* [What to do]
The output is a word-for-word repeat of the listing below, free of images.

* [Dataset excerpt]
○ ○ ○ ○
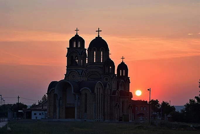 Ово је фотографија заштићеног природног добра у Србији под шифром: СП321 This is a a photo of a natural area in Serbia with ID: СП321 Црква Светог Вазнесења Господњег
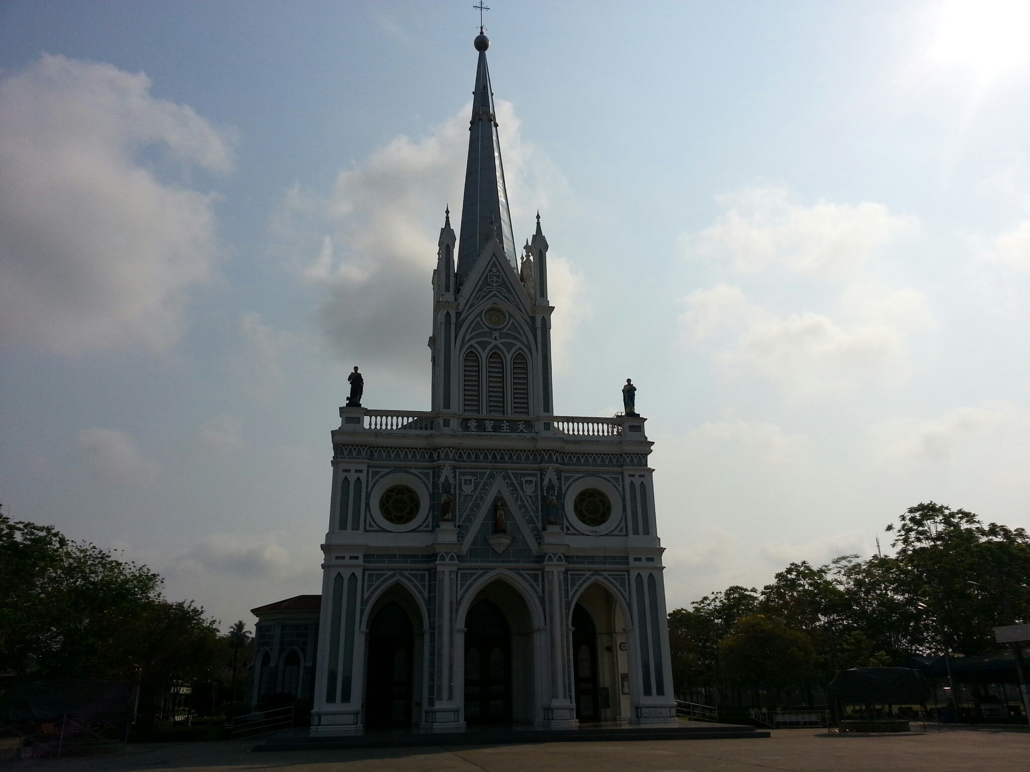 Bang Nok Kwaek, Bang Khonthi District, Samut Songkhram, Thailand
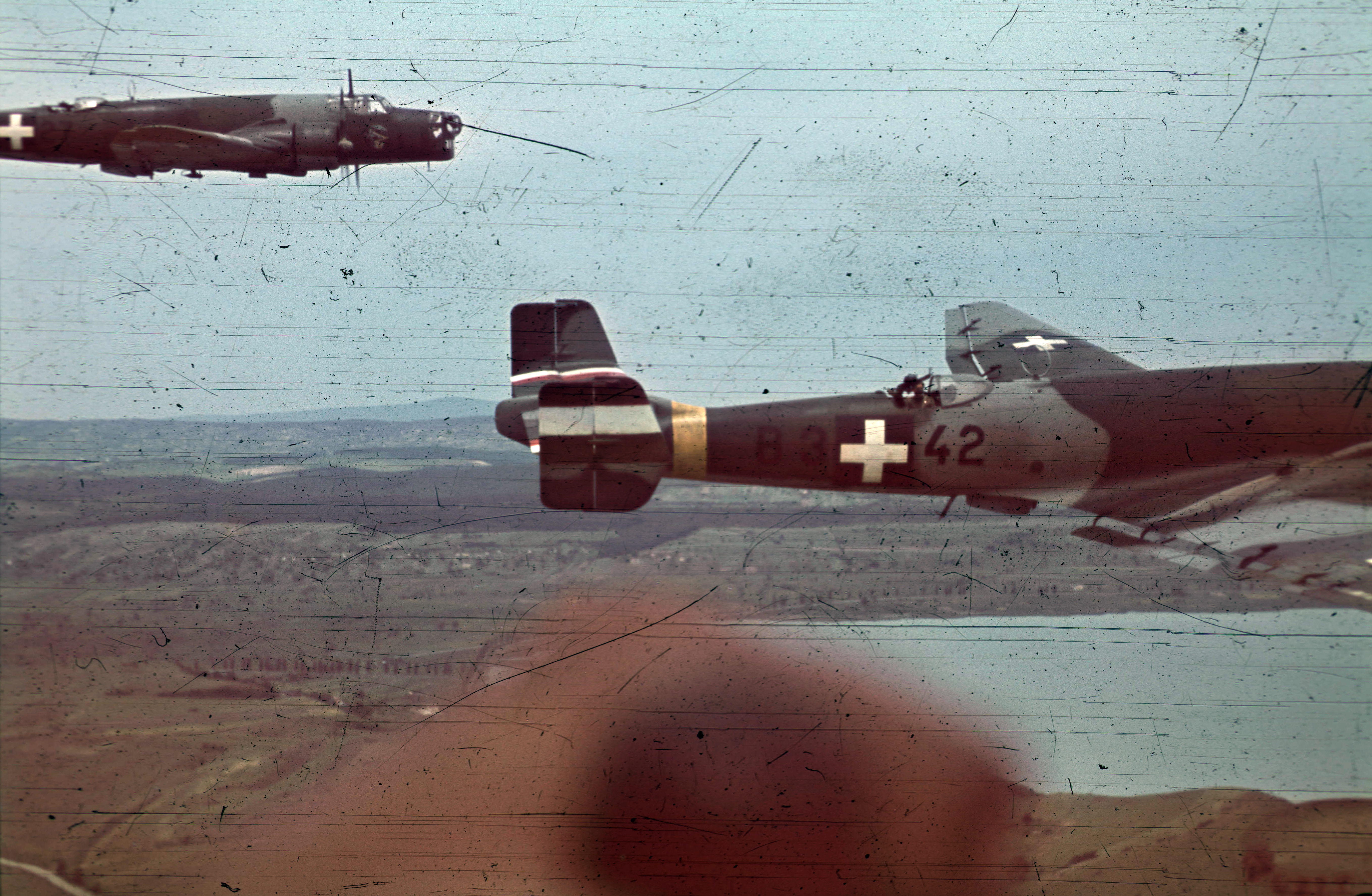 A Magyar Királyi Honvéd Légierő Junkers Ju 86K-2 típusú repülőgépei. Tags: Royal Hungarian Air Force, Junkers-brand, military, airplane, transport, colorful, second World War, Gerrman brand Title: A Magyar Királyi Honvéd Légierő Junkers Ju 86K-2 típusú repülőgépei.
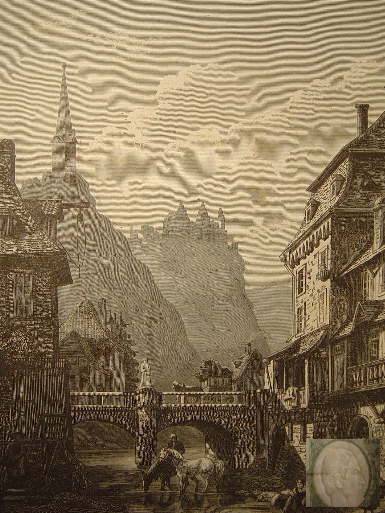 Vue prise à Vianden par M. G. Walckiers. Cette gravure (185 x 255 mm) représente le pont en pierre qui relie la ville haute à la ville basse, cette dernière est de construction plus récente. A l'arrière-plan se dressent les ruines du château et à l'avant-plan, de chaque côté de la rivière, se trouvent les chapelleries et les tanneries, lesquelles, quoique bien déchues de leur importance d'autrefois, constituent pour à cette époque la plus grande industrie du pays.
○ ○ ○ ○
* [Expected answer]
 Ово је фотографија заштићеног природног добра у Србији под шифром: СП321 This is a a photo of a natural area in Serbia with ID: СП321 Црква Светог Вазнесења Господњег
 Bang Nok Kwaek, Bang Khonthi District, Samut Songkhram, Thailand
 A Magyar Királyi Honvéd Légierő Junkers Ju 86K-2 típusú repülőgépei. Tags: Royal Hungarian Air Force, Junkers-brand, military, airplane, transport, colorful, second World War, Gerrman brand Title: A Magyar Királyi Honvéd Légierő Junkers Ju 86K-2 típusú repülőgépei.
 Vue prise à Vianden par M. G. Walckiers. Cette gravure (185 x 255 mm) représente le pont en pierre qui relie la ville haute à la ville basse, cette dernière est de construction plus récente. A l'arrière-plan se dressent les ruines du château et à l'avant-plan, de chaque côté de la rivière, se trouvent les chapelleries et les tanneries, lesquelles, quoique bien déchues de leur importance d'autrefois, constituent pour à cette époque la plus grande industrie du pays.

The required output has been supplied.